Re: BUG #1712: JDBC column precision for bigint is 0 - Mailing list pgsql-bugs

From Kevin Grittner
Subject Re: BUG #1712: JDBC column precision for bigint is 0
Date
Msg-id s2ad628c.012@gwmta.wicourts.gov
Whole thread Raw
In response to BUG #1712: JDBC column precision for bigint is 0  ("Gilles Dubochet" <dubochet@urbanet.ch>)
List pgsql-bugs
I have no official standing, but I've spent a lot of time reading the
JDBC spec and working with various implementations, and I concur.
Precision should be the maximum number of significant digits the column
is capable of returning.

-Kevin

>>> Gilles Dubochet <dubochet@urbanet.ch> 06/13/05 3:27 AM >>>
>> Whith the JDBC driver at least up to version 8.1dev-400, the
>> result of the
>> getPrecision method of ResultSetMetaData on a bigint column is 0
>> instead of
>> the expected 19.
>>
>
> This has been reported before but I haven't got to fixing it yet. This
> is partly because I haven't seen a good explanation of exactly what we
> should be returning here -- what spec says we should return 19?
>

Well, in PostgreSQL, BIGINT uses 8 bytes (that is what the
documentation says, at least).  Now, with 8 bytes, the range of
numbers that can be represented is:

For 63 bits + 1 sign bit: [ (2^63/2)-1, -2^63/2] =
[9223372036854775807, -9223372036854775808]
For 64 bits (unsigned): [2^64, 0] = [18446744073709551616, 0]

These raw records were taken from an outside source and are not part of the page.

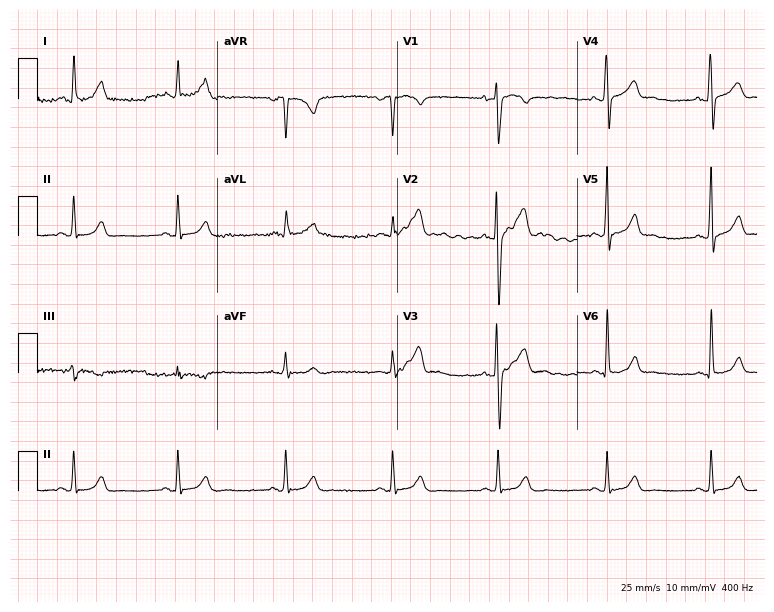
Resting 12-lead electrocardiogram. Patient: a male, 27 years old. Read as a normal ECG.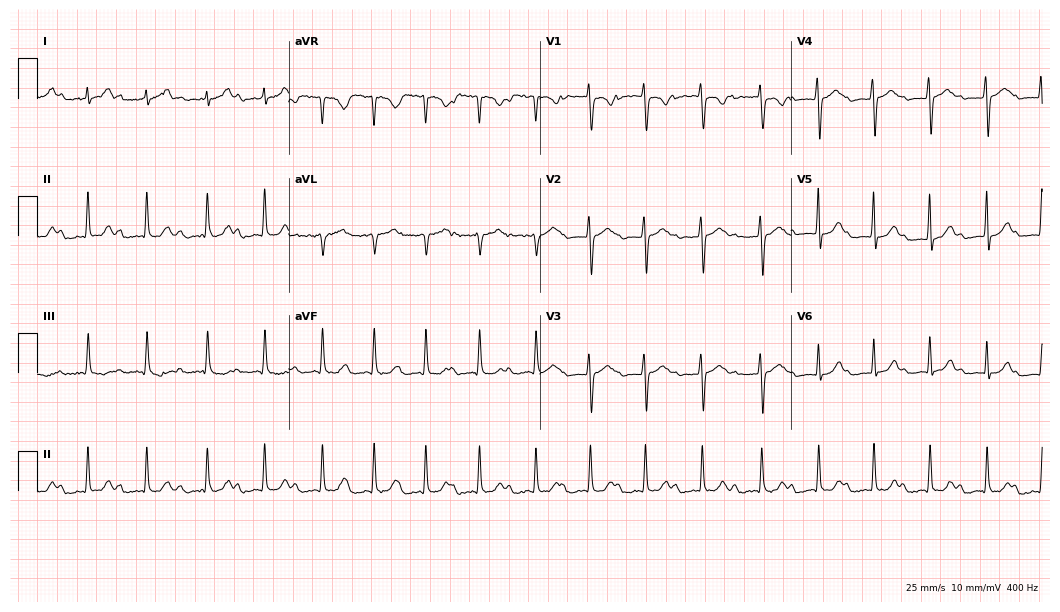
12-lead ECG from a 21-year-old female (10.2-second recording at 400 Hz). Shows first-degree AV block, sinus tachycardia (a sinus rate of 100 beats per minute or more).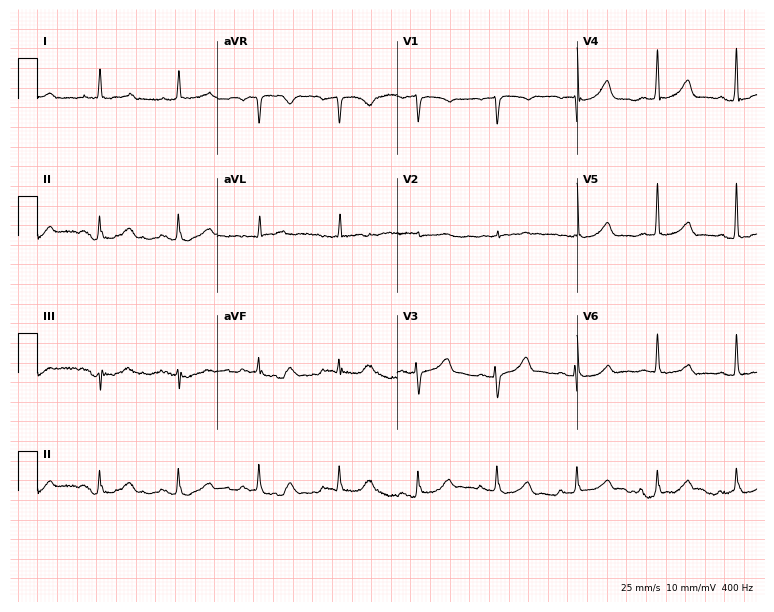
Electrocardiogram (7.3-second recording at 400 Hz), an 83-year-old female patient. Overall reading on record: normal ECG.

If you count the number of digits in these numbers, you'll notice
that for the signed number, 19 decimal digits at most are required to
represent it (if the sign comes for free, which seems assumed for
other data types such as INT or SMALLINT).

For the unsigned number, 20 decimal digits are required. But as far
as I understand the PostgreSQL reference, integers are always signed,
except for serial data types, but where the range is that of a signed
number anyway (since they need to be compatible with "normal" integer
types to represent references).

This is why I believe 19 is the value the getPrecision method should
return. I don't think there is some kind of standard reference that
defines it, but it seems pretty clear what it should be really.